The first implementation of the CLB template has been laid out in the MIT Lincoln Laboratory subthreshold-optimized SOI process[3] and simulated using Cadence IC design tools. The CLB is  $65.6 \,\mu\text{m} \ge 23.4 \,\mu\text{m}$ . Some space within these dimensions is available for minor circuit modifications such as adding sleep transistors or additional buffering. To improve design reliability, the minimum transistor gate length used is 0.2 µm rather than the minimum allowed 0.15 µm. Wherever possible, minimum gate widths are used to take advantage of the subthresholdoptimized technology's 1:1 ratio between NMOS and PMOS drive strength and to minimize area so that the routing tracks connecting adjacent CLBs may be as short as possible. This tradeoff is preferable to improving raw CLB performance because delay through routing resources dominates in FPGAs.

The circuit is tested by first programming it with a desired 2-input logic function and then exercising the logic function exhaustively to measure propagation delay through each circuit path. Energy consumption is measured separately for programming, which is a one-time operation after power-up for most applications, and for logic function operation. In general, both of these averages will be dependent upon what function is programmed into the CLB. In the initial test case tried, that of the OR function driven with a testbench running at 1MHz, the energy consumed during programming was 364 fJ, and the energy consumed during exhaustive logic testing with a return to zero between each input combination was 89.5 fJ. This translates into an average programming power of 12.3 nW, and an average logic power of 5.4 nW for the 0.3V nominal supply voltage used in simulation.

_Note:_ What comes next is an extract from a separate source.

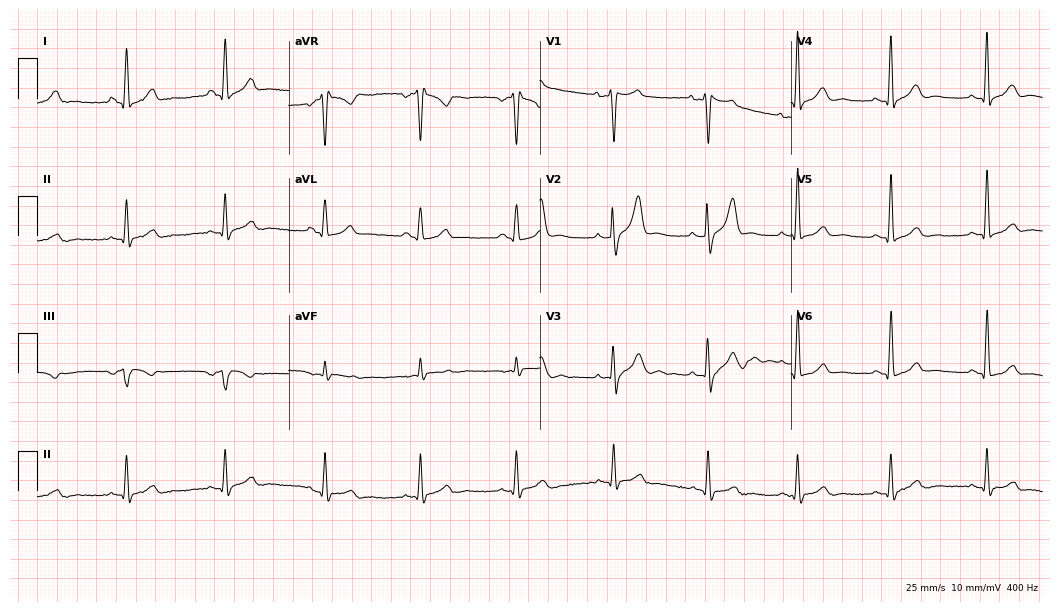
Electrocardiogram, a 33-year-old man. Of the six screened findings (first-degree AV block, right bundle branch block (RBBB), left bundle branch block (LBBB), sinus bradycardia, atrial fibrillation (AF), sinus tachycardia), none is recorded.
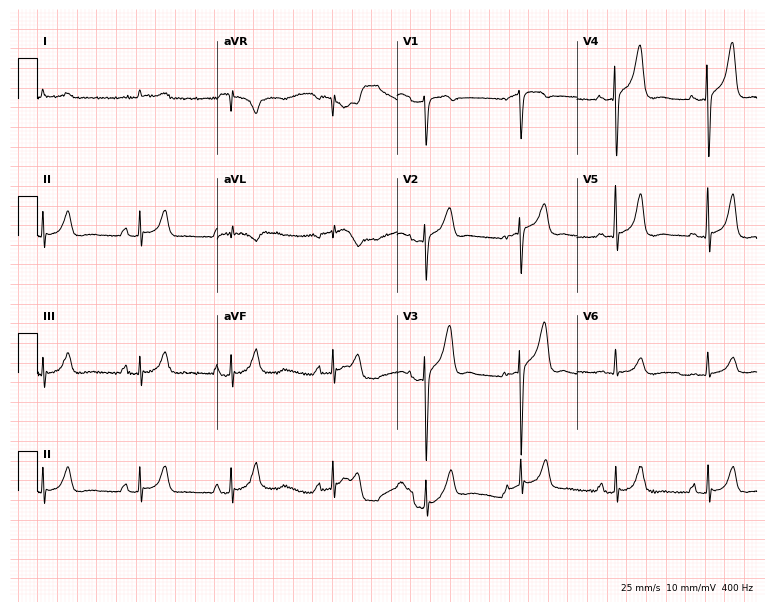
12-lead ECG from a male, 76 years old (7.3-second recording at 400 Hz). No first-degree AV block, right bundle branch block, left bundle branch block, sinus bradycardia, atrial fibrillation or sinus tachycardia recorded for this tracing.

# Prototype Tile Implementation and Verification

The first implementation of the tile template has been implemented using Cadence schematic capture tools. Functional verification has been performed on a 3x2 array of tiles by configuring the array as a serial adder. The serial adder is a convenient choice for verification because it requires logic blocks to be configured both with and without use of the D flip-flop, requires use of several different two-input functions, and is simple enough that the routing resources can be allocated by hand. Eight-bit serial addition has been successfully demonstrated for the 3x2 tile array.

#### **Future Work**

The prototype tile will be used as a reference design against which tiles containing alternate circuit implementations will be compared. These tile variations will be placed on a subthreshold-optimized CMOS test chip. Through successful fabrication of such FPGA test circuits, it will be possible to demonstrate both the potential energy benefits of subthreshold FPGAs for ultra low power applications, and the benefits of building such devices using subthreshold-optimized technology.

#### References

- B.H. Calhoun, J.F. Ryan, S. Khanna, M. Putic, and J. Lach, "Flexible Circuits and Architectures for Ultralow Power," *Proceedings of the IEEE*, vol. 98, 2010, pp. 267-282.
- [2] B. Paul, A. Raychowdhury, and K. Roy, "Device optimization for digital subthreshold logic operation," *Electron Devices, IEEE Transactions on*, vol. 52, 2005, pp. 237-247.
- [3] S. Vitale, P.W. Wyatt, N. Checka, J. Kedzierski, and C.L. Keast, "FDSOI Process Technology for Subthreshold-Operation Ultralow-Power Electronics," *Proceedings of the IEEE*, 2010, pp. 333-342.
- [4] S. Trimberger, *Field-programmable gate array technology*, Boston: Kluwer Academic Publishers, 1994.